May 7, 2024 at 01:13PM
Nearly 52,000 vulnerable Tinyproxy instances exposed to CVE-2023-49606, a critical remote code execution flaw. Cisco Talos disclosed the use-after-free vulnerability in December 2023, affecting versions 1.11.1 and 1.10.0. After receiving no response from developers, Cisco reported detailed information and proof-of-concept exploits. On Sunday, Tinyproxy released a fix to prevent exploitation, disputing Cisco’s disclosure method.
It appears that nearly 52,000 internet-exposed Tinyproxy instances are vulnerable to CVE-2023-49606, a critical remote code execution flaw. The vulnerability was disclosed by Cisco Talos at the beginning of the month, and detailed information about the flaw, including proof-of-concept exploits, was shared.

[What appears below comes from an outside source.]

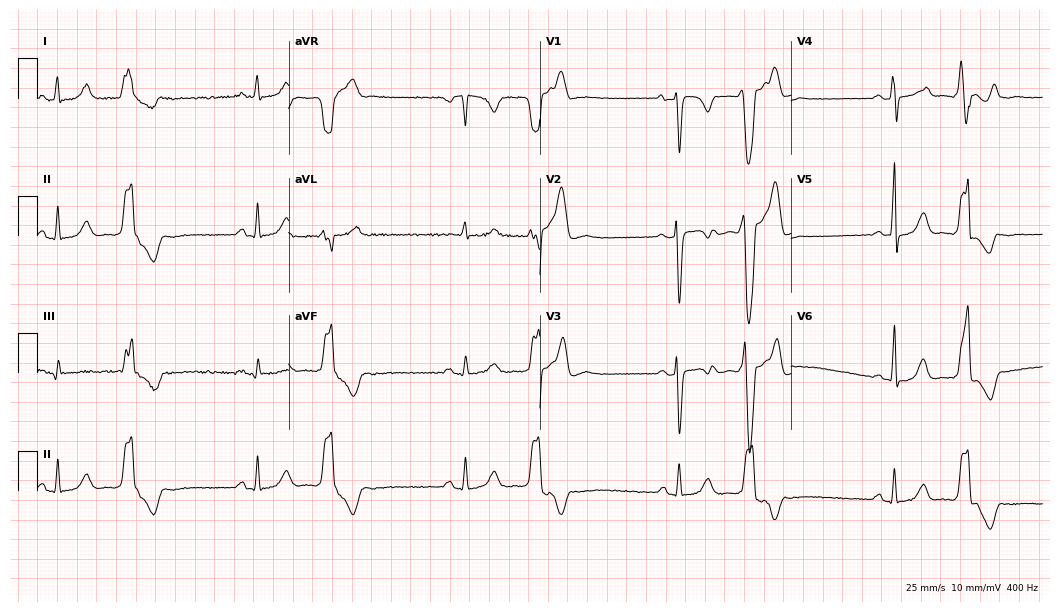
Standard 12-lead ECG recorded from a female, 31 years old. None of these six findings is recorded: first-degree AV block, right bundle branch block, left bundle branch block, sinus bradycardia, atrial fibrillation, sinus tachycardia.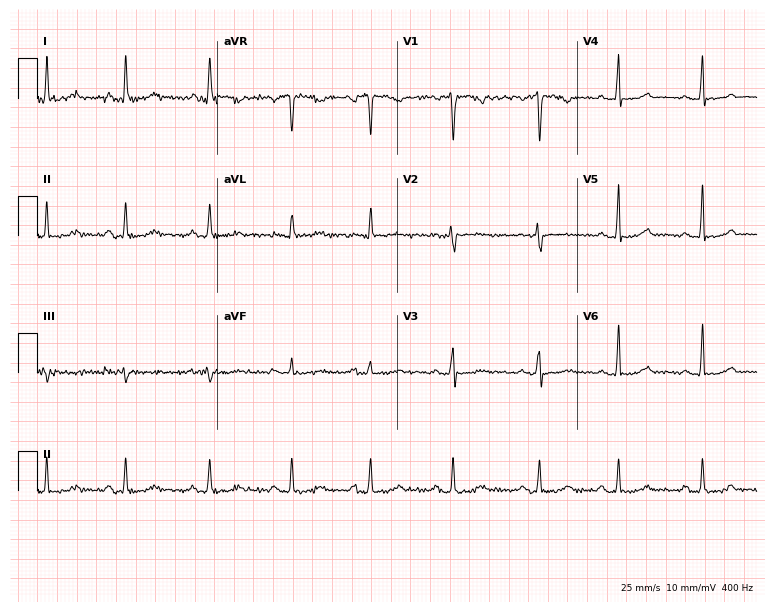
ECG (7.3-second recording at 400 Hz) — a 33-year-old female. Screened for six findings — first-degree AV block, right bundle branch block, left bundle branch block, sinus bradycardia, atrial fibrillation, sinus tachycardia — none is recorded. Other findings, if any, are not listed.

Despite efforts to alert Tinyproxy’s developers, no patch was initially available.
Censys reported that about 57% of the 90,000 internet-exposed Tinyproxy services were vulnerable, with most instances located in the United States, South Korea, China, France, and Germany.
A fix for the vulnerability was released five days after it was disclosed by Cisco, with the Tinyproxy maintainers disputing the proper disclosure of the bug. The security fix is contained in the upcoming version 1.11.2, and urgent users can pull the change from the master branch or manually apply the fix. The developers noted that the vulnerability might not affect all setups, especially those within controlled environments or those using basic authentication with secure passwords.